For the Rum Simple Syrup:

  • 1 cup granulated sugar
  • 1/4 cup rum

  • Mixed summer fruits:
  • 4 cups mixed summer fruits (raspberries, blueberries, currants)

Make the Creme Fraiche Ice Cream:

In a sauce pot set over medium heat, bring the cream, milk, sugar, and creme fraiche to a simmer, stirring the pot periodically to prevent the liquid from burning on the bottom. Remove the pot from heat. In a medium bowl, whisk together egg yolks. To temper the eggs, slowly drizzle 1/3 of the warm mixture into the egg yolks, whisking constantly. Add the tempered yolk mixture to the warm dairy mixture, whisking constantly. Return the sauce pot to the stove top and turn the heat to medium-low. Whisk the mixture constantly until thickened and coats the back of the spoon, about 5 to 8 minutes. Remove the custard from heat and strain through a fine mesh strainer into a bowl. Place the bowl over a large bowl filled with ice water (an ice bath) and stir the custard until cool to the touch. Refrigerate the custard for at least 2 hours. Transfer the custard to an ice cream maker and freeze according to manufacturer's specifications.

Make the Olive Oil Torta:

Preheat the oven to 350 degrees F; position the rack in the middle. Oil an 8x12" cake pan and line the bottom of the pan with parchment paper. In a large bowl whisk together the eggs with the zest until well combined. Add the sugar, oil, and the milk, whisking until fully incorporated after each addition. Whisk in the baking powder, baking soda, and the salt. Mix the flour into the batter until no lumps remain. Pour the batter into the cake pan and smooth out the top using a spatula. Bake the cake for 30 to 40 minutes or until a cake tester, inserted into the pan, comes out clean. Be sure to turn the cake every 10 minutes for even baking (it will also tell you exactly when the cakes are done.) Transfer the cake to a cooling rack and let sit for 5 minutes. Invert the cake onto the rack and allow to cool completely. When ready to serve, cut the cake into small rectangles (3x4").

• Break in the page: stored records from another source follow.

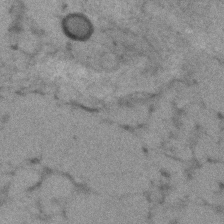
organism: C. elegans
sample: C. elegans embryo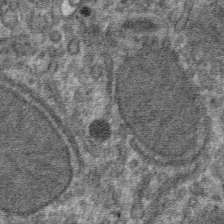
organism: Mouse
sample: Mouse hepatocytes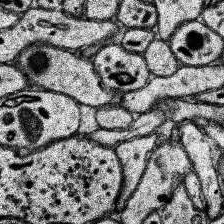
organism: Human
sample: Temporal Lobe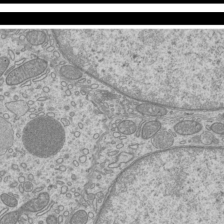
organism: Mouse
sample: Cilia; mouse epididymis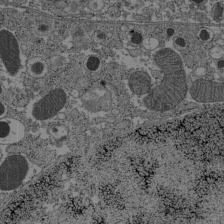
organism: C57BL Mouse
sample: Pancreatic islet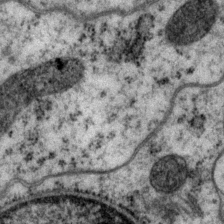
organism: P. pacificus
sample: Pharynx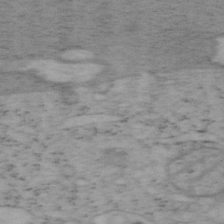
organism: Mouse
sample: OT-I killer T cells with ID8 ovarian cancer cells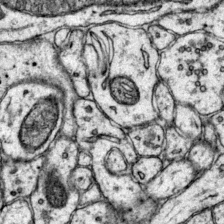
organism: Mouse
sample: Primary visual cortex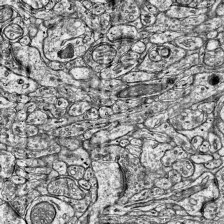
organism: Mouse
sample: Visual Cortex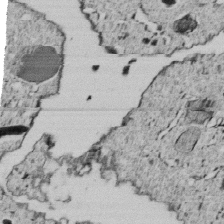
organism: C. elegans
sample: C. elegans embryo early stage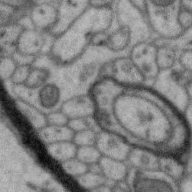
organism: Zebra finch
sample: Brain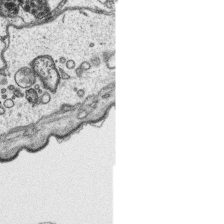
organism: Platynereis dumerilii
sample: Parapodia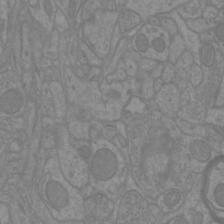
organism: Mouse
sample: Cortical neurons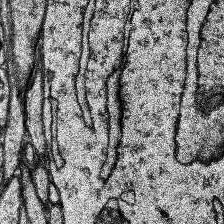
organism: Human
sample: Temporal Lobe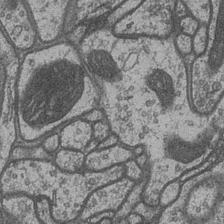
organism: Drosophila
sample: Optic medulla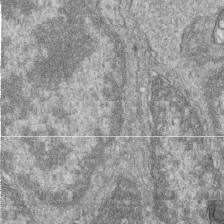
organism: Zebrafish
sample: Cilia; retinal pigment epithelium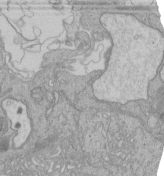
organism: Human
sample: Retinal organoid Rod and Cone cells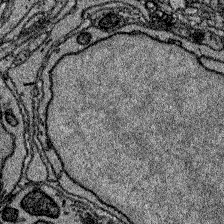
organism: Zebrafish
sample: Larval olfactory bulb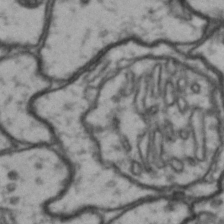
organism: Drosophila
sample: Brain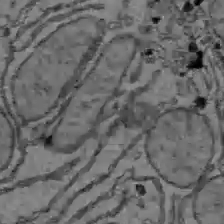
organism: C57BL Mouse
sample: Liver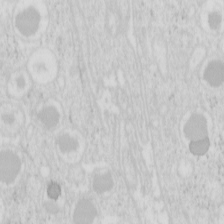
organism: Mouse
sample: Pancreas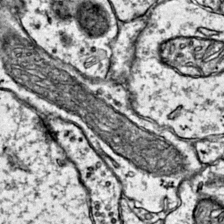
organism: Mouse
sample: Primary visual cortex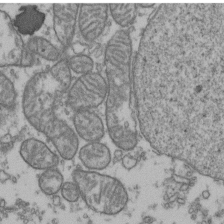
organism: Human
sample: Activated Jurkat CD4+ T cells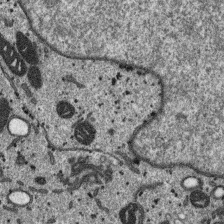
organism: Human
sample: Lung epithelial cells infected with SARS-CoV-2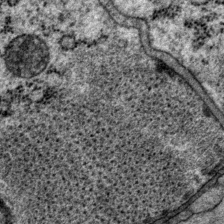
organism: P. pacificus
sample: Pharynx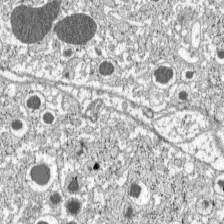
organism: C57BL Mouse
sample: Pancreatic islet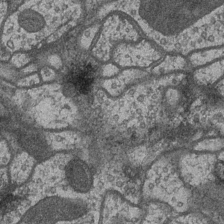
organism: Drosophila
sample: Optic medulla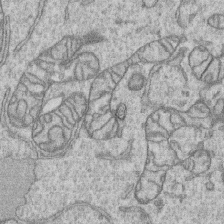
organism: Human
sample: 1205lu cells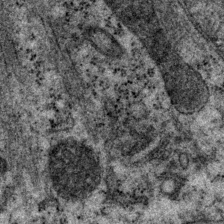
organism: P. pacificus
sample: Pharynx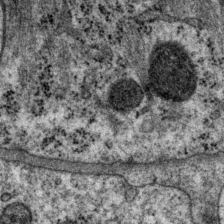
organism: P. pacificus
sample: Pharynx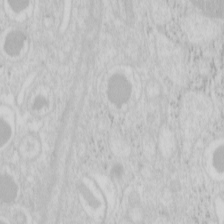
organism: Mouse
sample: Pancreas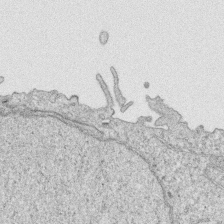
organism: Human
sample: HeLa cell HIV synapse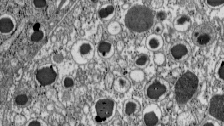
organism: C57BL Mouse
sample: Pancreatic islet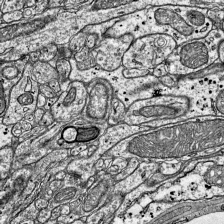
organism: Mouse
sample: Visual Cortex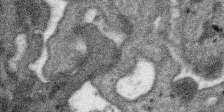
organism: Human
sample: Lung epithelial cells infected with SARS-CoV-2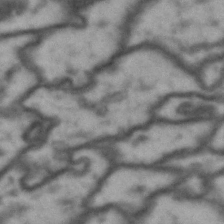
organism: Drosophila
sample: Brain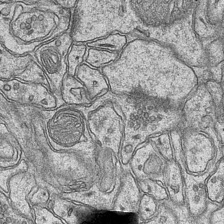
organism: Mouse
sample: CA1 Hippocampus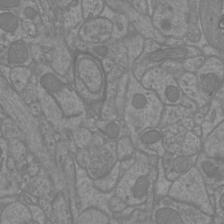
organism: Mouse
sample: Cortical neurons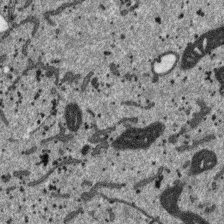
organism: Human
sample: Lung epithelial cells infected with SARS-CoV-2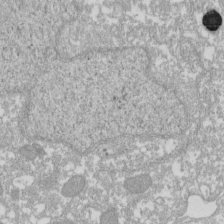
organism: Xenopus
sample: Cilia; centrioles in frog embryo cells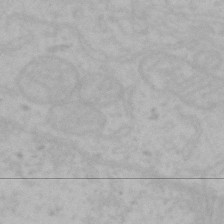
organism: Mouse
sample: Choroid plexus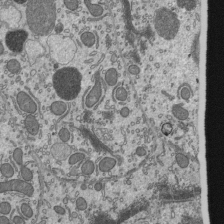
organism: Mouse
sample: Mouse epididymis efferent ductule cilia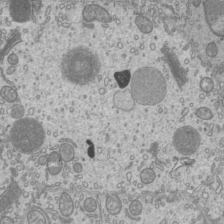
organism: Mouse
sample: Cilia; mouse epididymis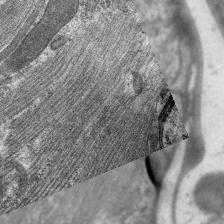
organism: C. elegans
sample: Pharynx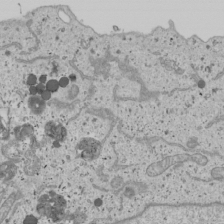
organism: Human
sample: Mitochondria in U2OS cells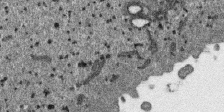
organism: Human
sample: Lung epithelial cells infected with SARS-CoV-2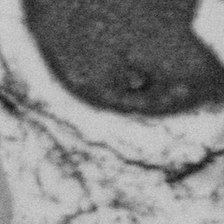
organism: Gemmata obscuriglobus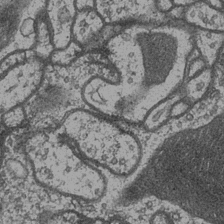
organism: Drosophila
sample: Optic medulla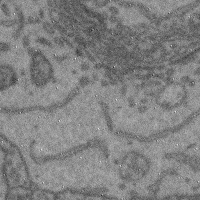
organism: Mouse
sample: Cerebral cortex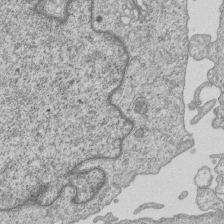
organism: Human
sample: MDA-MB-231 cells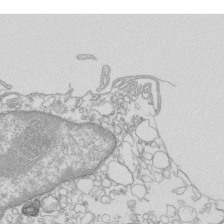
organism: Mouse
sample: Macrophages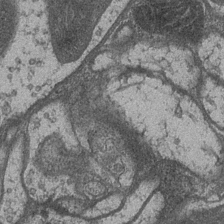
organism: Drosophila
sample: Optic medulla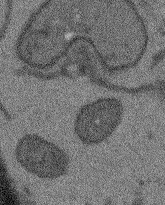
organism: Arabidopsis thaliana
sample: Root tip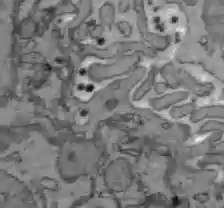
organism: C57BL Mouse
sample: Liver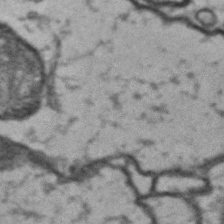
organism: Drosophila
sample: Brain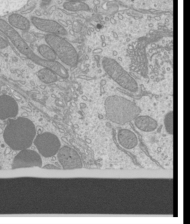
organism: Mouse
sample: Cilia; mouse epididymis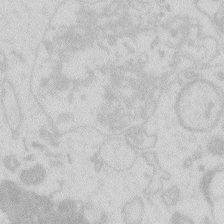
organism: Zebrafish
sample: Macrophage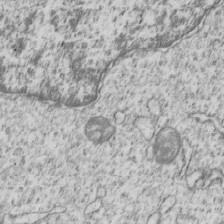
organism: Human
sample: MDA-MB-231 cells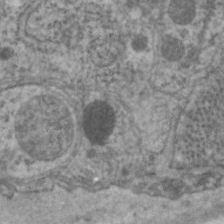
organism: C. elegans
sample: Pharynx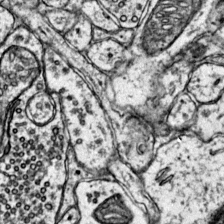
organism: Mouse
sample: Primary visual cortex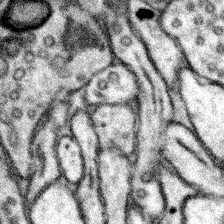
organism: Mouse
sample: Somatosensory cortex neuropil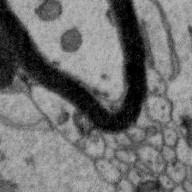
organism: Zebra finch
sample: Brain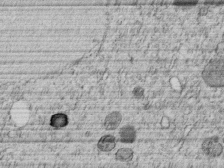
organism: C. elegans
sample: C. elegans embryo early stage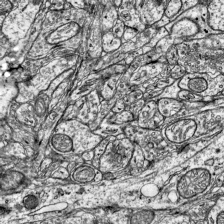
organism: Mouse
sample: Visual Cortex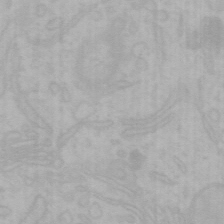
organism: Mouse
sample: Choroid plexus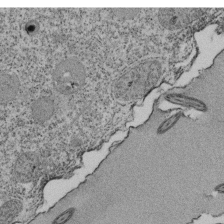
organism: Tetrahymena
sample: Cilia in tetrahymena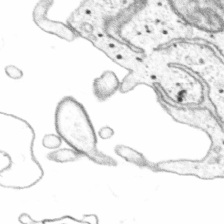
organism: Human
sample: HeLa cells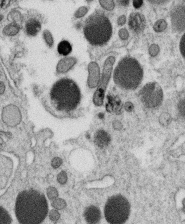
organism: C. elegans
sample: C. elegans oocyte; sperm cells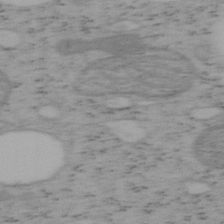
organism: Mouse
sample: OT-I killer T cells with ID8 ovarian cancer cells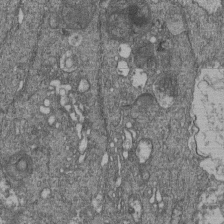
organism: Human
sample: Retinal organoid Rod and Cone cells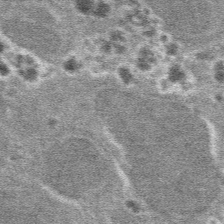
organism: Mouse
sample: Mouse hepatocytes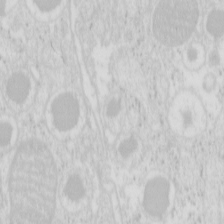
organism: Mouse
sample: Pancreas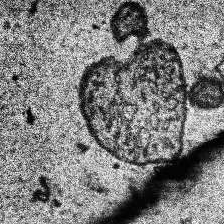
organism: Human
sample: Temporal Lobe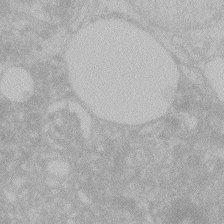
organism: Zebrafish
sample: Macrophage infected with Toxoplasma gondii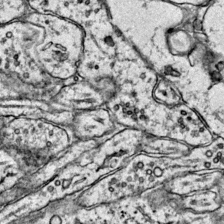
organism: Mouse
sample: Primary visual cortex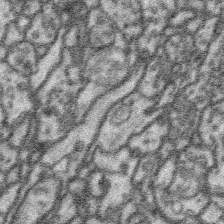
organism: Platynereis dumerilii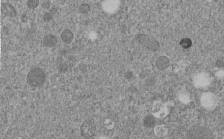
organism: C. elegans
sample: C. elegans embryo early stage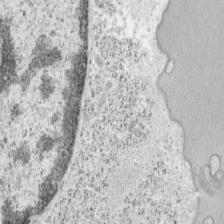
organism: Mouse
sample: OT-I killer T cells with ID8 ovarian cancer cells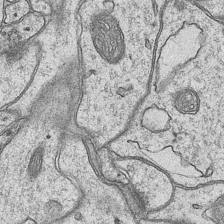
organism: Mouse
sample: CA1 Hippocampus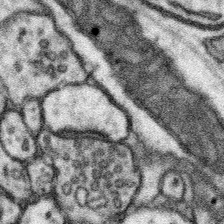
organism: Mouse
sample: Somatosensory cortex neuropil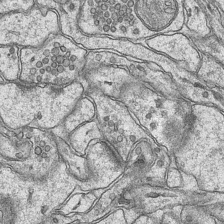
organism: Mouse
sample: CA1 Hippocampus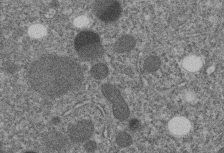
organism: C. elegans
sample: C. elegans embryo early stage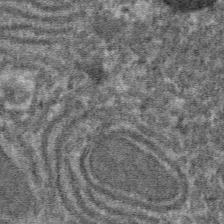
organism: Mouse
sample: Mouse hepatocytes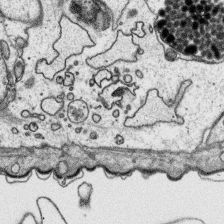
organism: Platynereis dumerilii
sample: Parapodia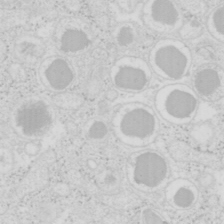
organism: Mouse
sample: Pancreas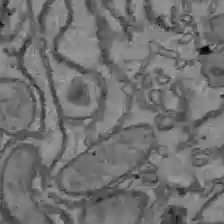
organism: C57BL Mouse
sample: Liver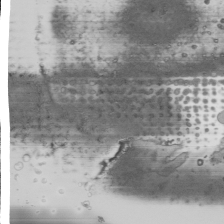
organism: Human
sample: Mitochondria in HCT116 cells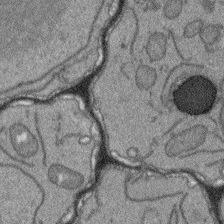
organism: Arabidopsis thaliana
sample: Root tip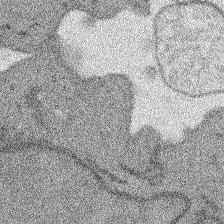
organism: Human
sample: HeLa cells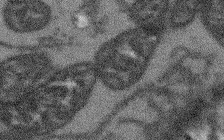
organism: Arabidopsis thaliana
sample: Root tip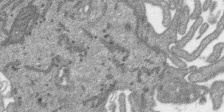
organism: Human
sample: Lung epithelial cells infected with SARS-CoV-2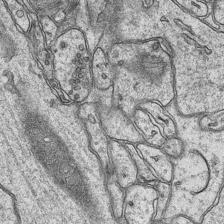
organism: Mouse
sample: CA1 Hippocampus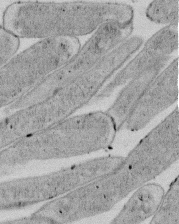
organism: E. coli
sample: Bacterial nucleoid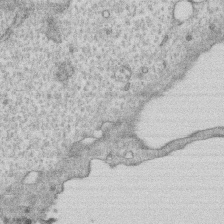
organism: Human
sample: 1205lu cells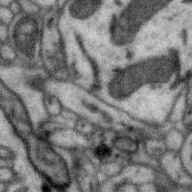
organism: Zebra finch
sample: Brain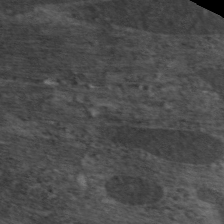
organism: C. elegans
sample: Pharynx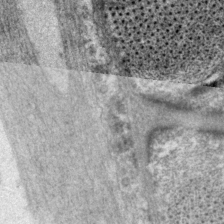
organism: P. pacificus
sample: Pharynx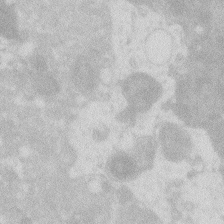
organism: Zebrafish
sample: Macrophage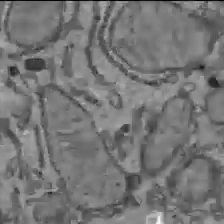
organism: C57BL Mouse
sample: Liver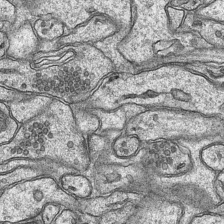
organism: Mouse
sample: CA1 Hippocampus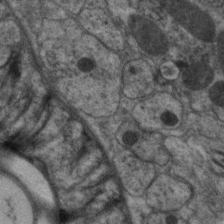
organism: C. elegans
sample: Pharynx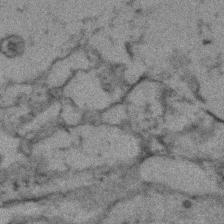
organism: Zebrafish
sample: Zebrafish embryo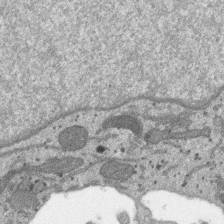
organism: Human
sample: Lung epithelial cells infected with SARS-CoV-2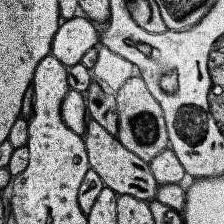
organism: Human
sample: Temporal Lobe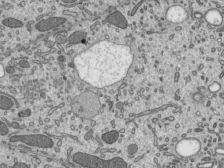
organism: Mouse
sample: Mouse epididymis efferent ductule cilia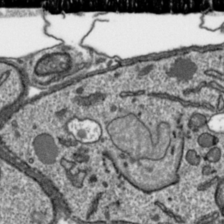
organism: Toxoplasma gondii
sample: Parasites in a vacuole inside a host cell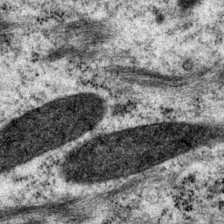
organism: P. pacificus
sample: Pharynx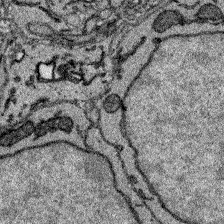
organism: Zebrafish
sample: Larval olfactory bulb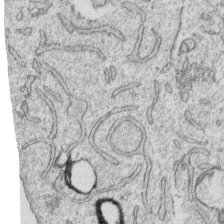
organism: Human
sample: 1205lu cells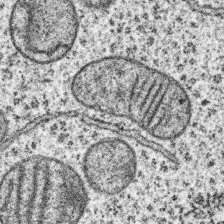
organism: Human
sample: HeLa cells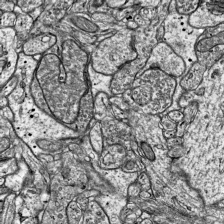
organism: Mouse
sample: Visual Cortex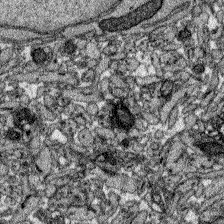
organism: Zebrafish
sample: Larval olfactory bulb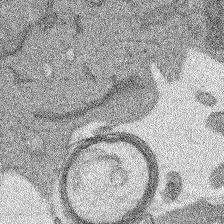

Make the Rum Simple Syrup:

In a saucepan set over medium-high heat, combine the sugar with 1 cup of water, and stir until the sugar is fully dissolved. Bring the liquid to a boil, remove from heat, and allow the syrup to come to room temperature. Add the rum. Makes about 1 1/2 cups.

Assemble the Dish:

Make a few small slits in the cake and drizzle some of the Rum Syrup over the cake. Allow the cake to absorb the syrup before slicing the cake. Serve the cake with the summer fruits on top and a scoop of the Creme Fraiche Ice Cream on the side (or on top).

Drink: Bloody Mary

  • Marc Forgione Bloody Mary Mix
  • Premium Vodka

Garnish:

  • Lemon Wheel
  • Lime Wheel
  • Pitted Olive
  • Celery Sprig
  • Cube of Dill Havarti Cheese
  • Pickled Seasonal Vegetable (Shisito Pepper)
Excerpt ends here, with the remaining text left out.